**Dataset**
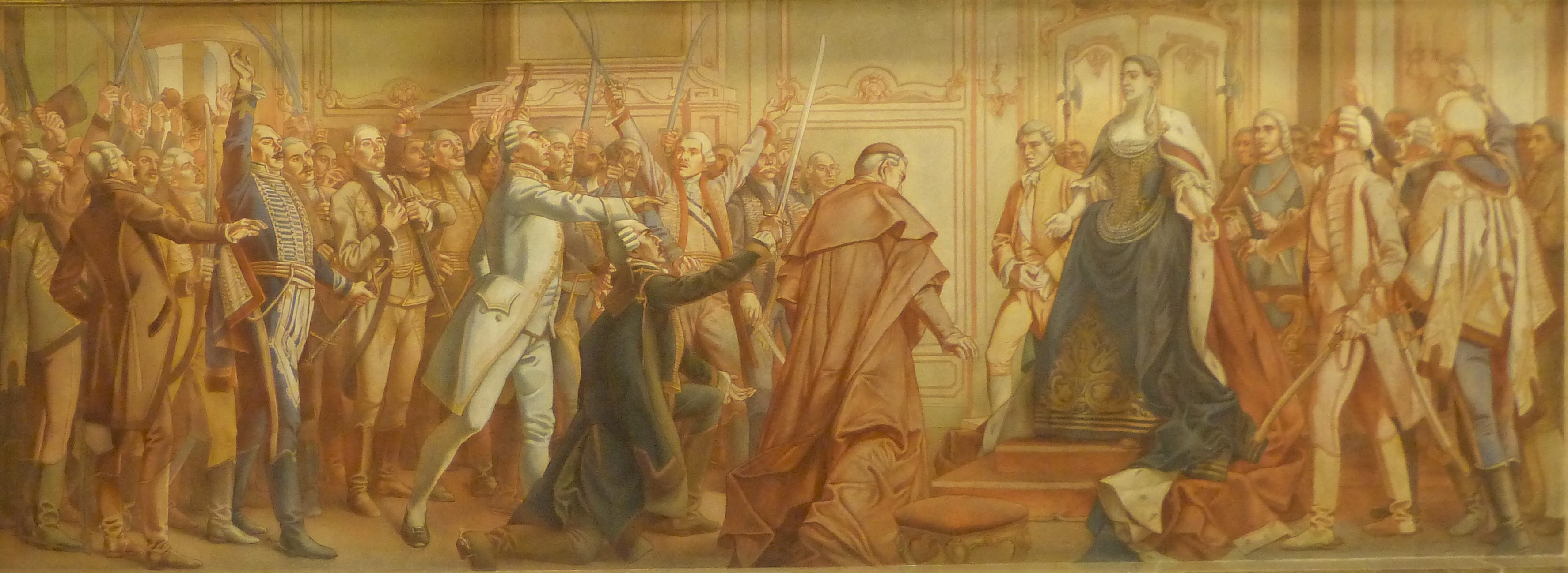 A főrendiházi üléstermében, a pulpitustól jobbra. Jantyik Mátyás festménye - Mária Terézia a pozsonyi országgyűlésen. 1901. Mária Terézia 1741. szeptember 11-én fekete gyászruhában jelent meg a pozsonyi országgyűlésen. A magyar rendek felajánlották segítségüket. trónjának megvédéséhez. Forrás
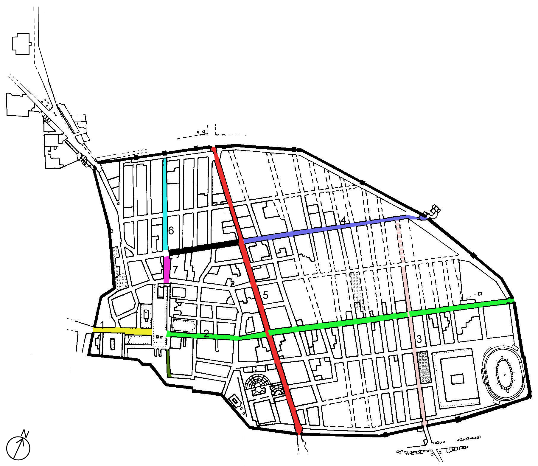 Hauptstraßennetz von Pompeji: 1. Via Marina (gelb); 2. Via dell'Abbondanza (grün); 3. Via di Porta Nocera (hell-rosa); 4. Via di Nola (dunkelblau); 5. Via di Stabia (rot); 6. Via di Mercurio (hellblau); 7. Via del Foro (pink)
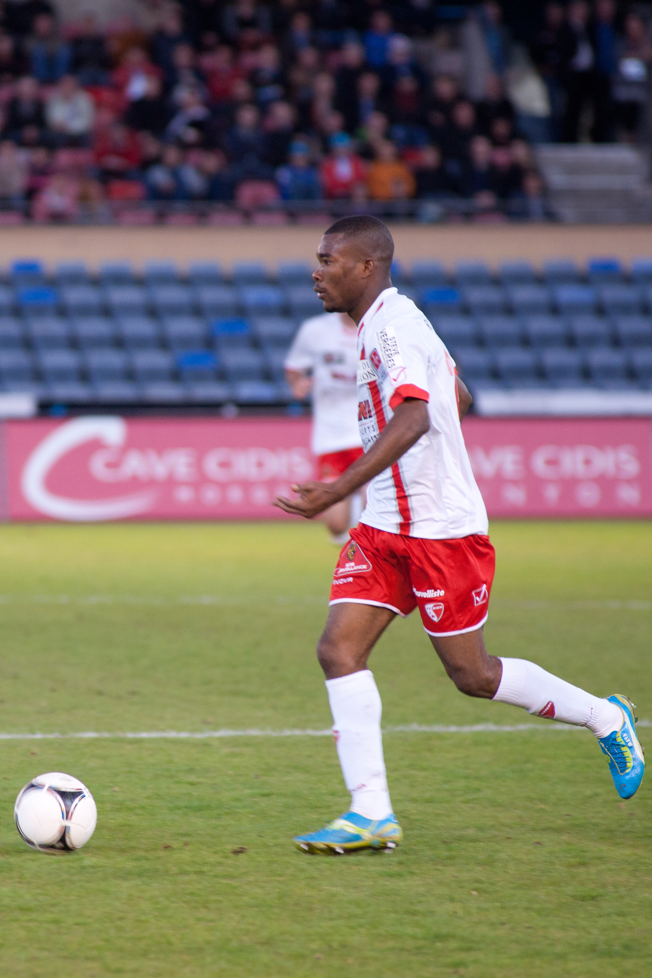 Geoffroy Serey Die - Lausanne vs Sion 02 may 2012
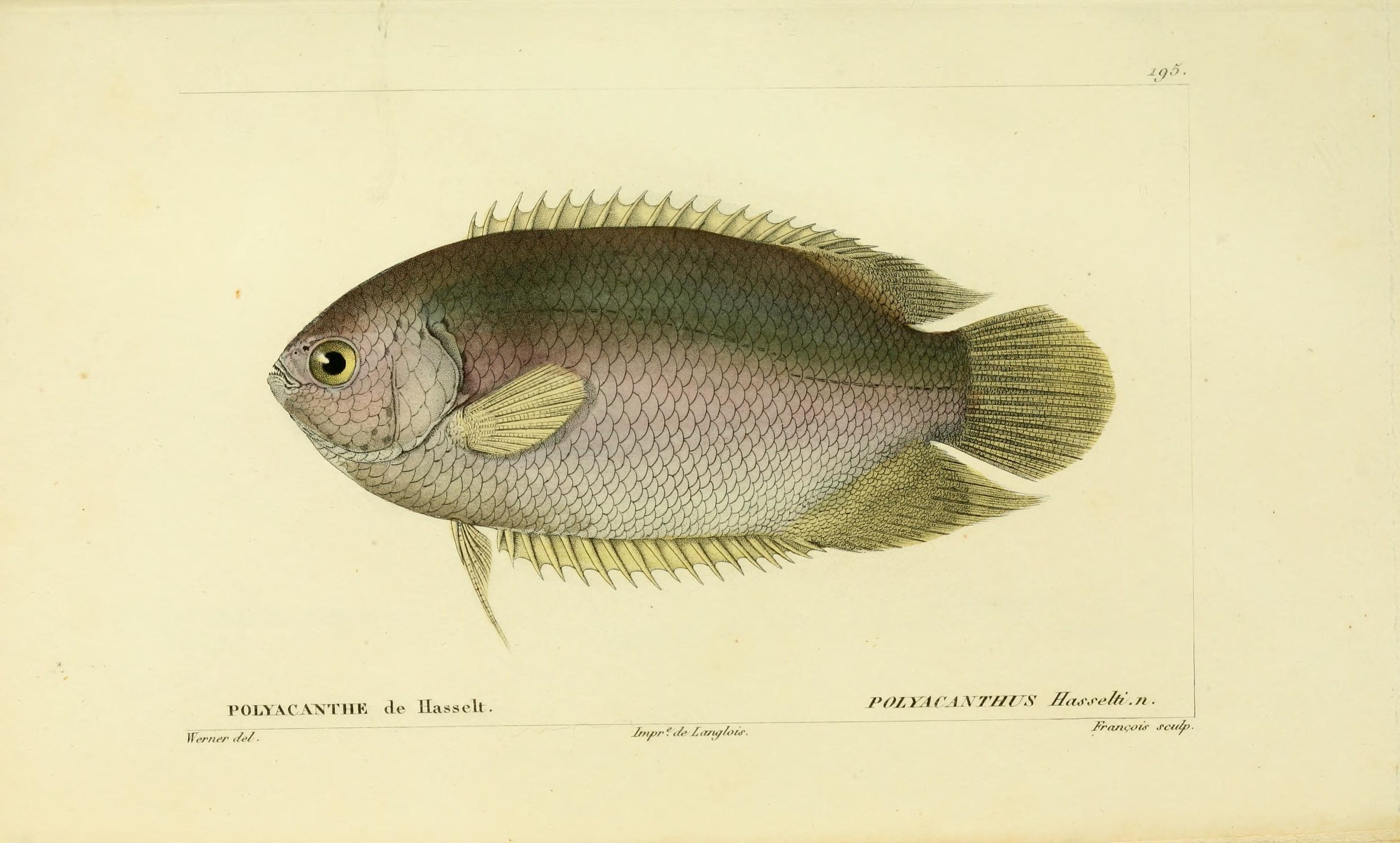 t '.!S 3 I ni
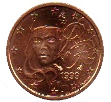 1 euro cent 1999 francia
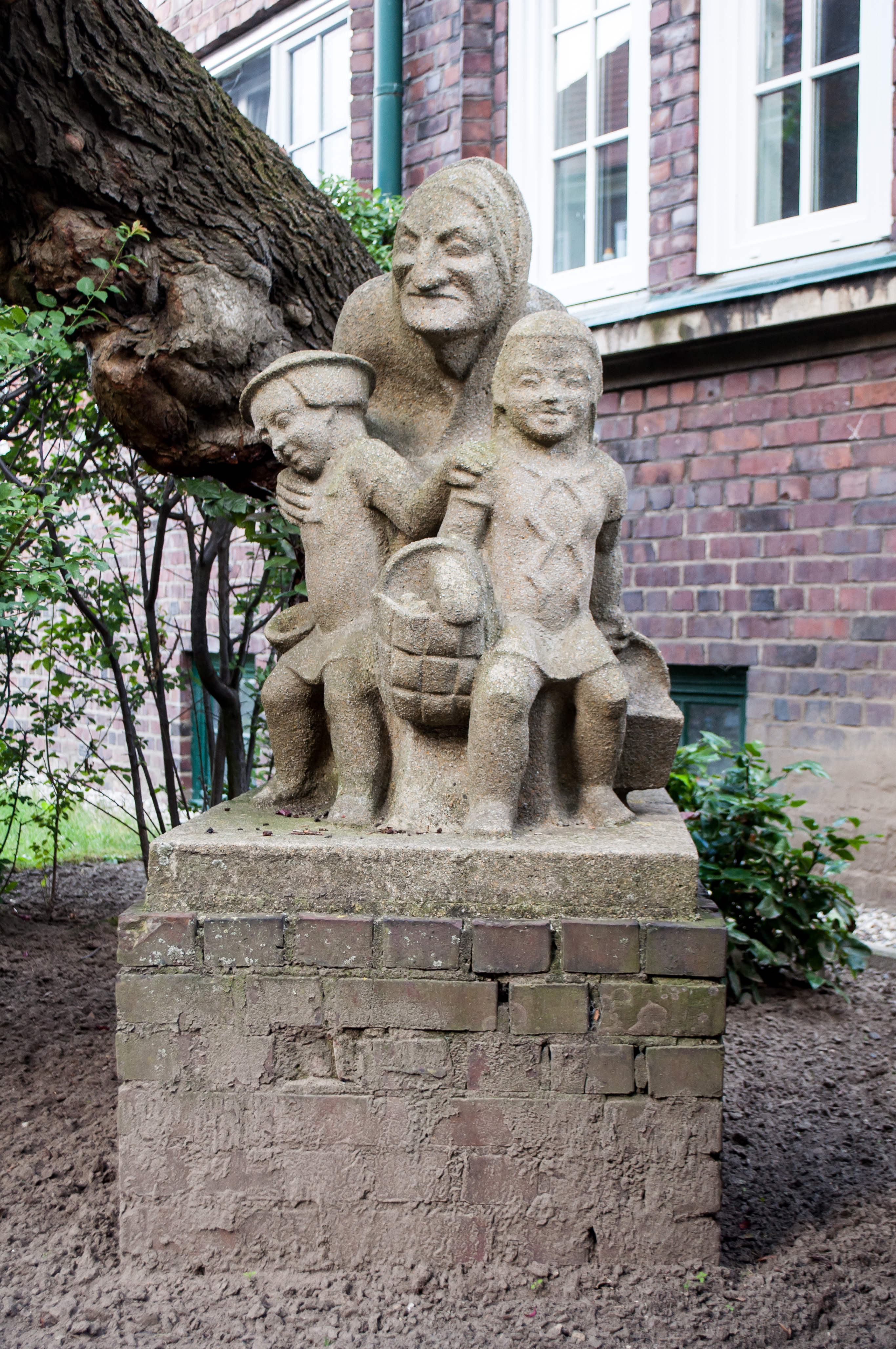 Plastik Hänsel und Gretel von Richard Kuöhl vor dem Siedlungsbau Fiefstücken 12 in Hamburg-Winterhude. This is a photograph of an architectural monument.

**Activity**
Only the lines from the one with "Hauptstraßennetz von Pompeji: 1." through the final line of the entries above are to be repeated, exactly as written and without pictures.

**Output of the exercise**
 Hauptstraßennetz von Pompeji: 1. Via Marina (gelb); 2. Via dell'Abbondanza (grün); 3. Via di Porta Nocera (hell-rosa); 4. Via di Nola (dunkelblau); 5. Via di Stabia (rot); 6. Via di Mercurio (hellblau); 7. Via del Foro (pink)
 Geoffroy Serey Die - Lausanne vs Sion 02 may 2012
 t '.!S 3 I ni
 1 euro cent 1999 francia
 Plastik Hänsel und Gretel von Richard Kuöhl vor dem Siedlungsbau Fiefstücken 12 in Hamburg-Winterhude. This is a photograph of an architectural monument.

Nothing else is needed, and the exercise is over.